Museum exhibit designers often have the dilemma of balancing too much text for the easily bored public with too little text for an interested visitor. With wearable computers, large variations in interests can be accommodated. Each room could have an inexpensive computer embedded in its walls, say in a light switch or power outlet. When a visitor enters the room, the wall computer can wirelessly download museum information to the visitor's computer. Then, as the visitor explores the room, graphics and text overlay the exhibits according to his interests. Taking this example farther, such a system can be use to create a physically-based extension of the ``Web.'' With augmented reality, hypertext links can be associated with physical objects detailing instructions on use, repair information, history, or information left by a previous user. Such an interface can make more efficient use of workplace resources, guide tourists through historical landmarks, or overlay a role-playing game environment on the physical world.
Figure:
Multiple graphical overlays aligned through visual tag tracking. Such
techniques as shown in the following 3 figures can provide a dynamic,
physically-realized extension to the World Wide Web.
In order to experiment with such an interface, the head-mounted camera and display system as shown in Figure 5 is used. Visual ``tags'' uniquely identify each active object. These tags consist of two red squares bounding a pattern of green squares representing a binary number unique to that room. A similar identification system has been demonstrated by [Nagao and Rekimoto, 1995] for a tethered, hand-held system. These visual patterns are robust in the presence of similar background colors and can be distinguished from each other in the same visual field. Once an object is identified, text, graphics, or a texture mapped movie can be rendered on top of the user's visual field as shown in Figure 5. Since the visual tags have a known height and width, the visual tracking code can recover orientation and distance, providing 2.5D information to the graphics process.

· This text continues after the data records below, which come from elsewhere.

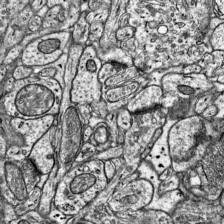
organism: Mouse
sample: Visual Cortex
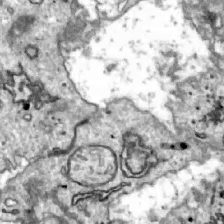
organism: Zebrafish
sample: Actinotrichia fibers
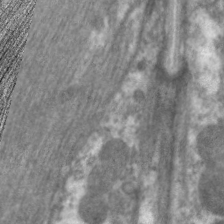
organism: C. elegans
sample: Pharynx
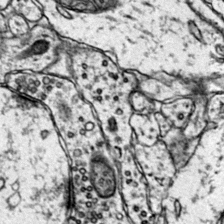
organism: Mouse
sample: Primary visual cortex
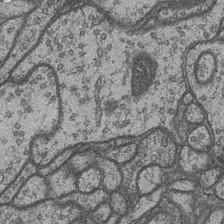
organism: Drosophila
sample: Optic medulla
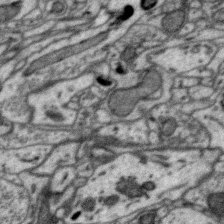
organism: Zebra finch
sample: Brain
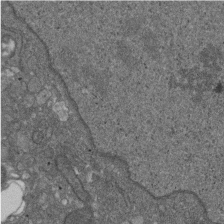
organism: Drosophila
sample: Nephrocyte
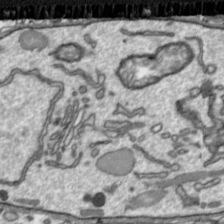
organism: Toxoplasma gondii
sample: Parasites in a vacuole inside a host cell
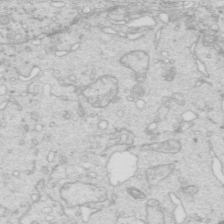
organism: Mouse
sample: Multiciliated cells
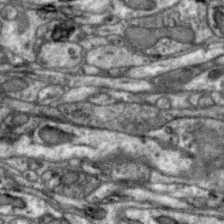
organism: Zebra finch
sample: Brain
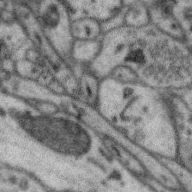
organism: Zebra finch
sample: Brain
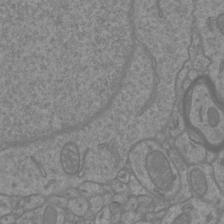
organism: Mouse
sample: Cortical neurons
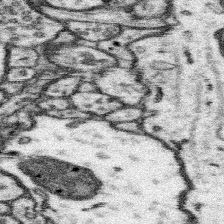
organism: Mouse
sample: Somatosensory cortex neuropil
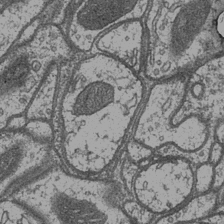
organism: Drosophila
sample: Optic medulla
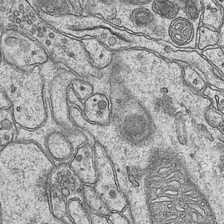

Thus, graphics objects can be rotated and zoomed to match their counterparts in the physical world. This system is used to give mini-tours of the laboratory space as shown in Figures 6 - 8. Active LED tags are shown in this sequence, though the passive tags work as well. Whenever the camera detects a tag, it renders a small red arrow on top of that object indicating a hyperlink (Figure 6). If the user is interested in that link and turns to see it, the object is labeled with text (Figure 7). Finally, if the user approaches the object, 3D graphics or a texture mapped movie are rendered on the object to demonstrate its function (Figure 8). Using this strategy, the user is not overwhelmed upon walking into a room but can explore interesting objects at leisure.
Figure:
When a tag is first located, a red arrow is used to indicate
a hyperlink.
Figure:
If the user shows interest, the appropriate text labels are displayed.
Figure: If the user approaches the object, 3D graphics or movie
sequences are displayed.
By recognizing and tracking physical objects, the wearable computer can assign computation to passive objects. The virtual version of the object maintained in the wearable computer (or on a wireless network) can then perform tasks on behalf of the user, communicate with other objects or users, or keep track of its own position and status. For example, the plant in Figure 5 may ``ask'' passers-by for water based on a time schedule maintained by its virtual representation. This method is an effective way to gain the benefits of ubiquitous computing [Weiser, 1991] with a sparse infrastructure.
Unfortunately, the visual tag system described above has a limited number of unique codes. To avoid running out of identifiers for objects, an additional sense of location is needed. Outdoors, the Global Positioning System can be used to subdivide the space. However, for indoor use, a system of low-cost, infrared, light-powered beacons was developed to serve this purpose (Figure 9) [Poor, 1996]. Each of these beacons consists of a low-power microprocessor, an infrared transmitter, and an infrared receiver. A solar cell is used to avoid constant battery replacement. These systems are typically mounted under fluorescent light fixtures where they can draw power and effectively cover a region.
Figure:
Environmentally-powered, microcontroller-based IR transponders.
By listening to these IR transmitters, the user's wearable computer can determine its location and load the appropriate set of tag identifiers for the region. In addition, the IR receiver and microprocessor enable location based information uploading. Users can leave location-based, encrypted ``Post-it'' notes or graphics for each other, thus extending the physical hypertext system.
Such a beacon architecture protects user privacy. While the user's computer listens to the beacons to determine its position, it does not reveal its position without explicit instruction by the user. If the user desires to reveal his position, a location daemon can be run over the wearable's wireless data network to process inquiries. Significantly, since the beacons themselves are not networked even in upload mode, there is no remotely monitorable network traffic to reveal the presence of a user at a particular node.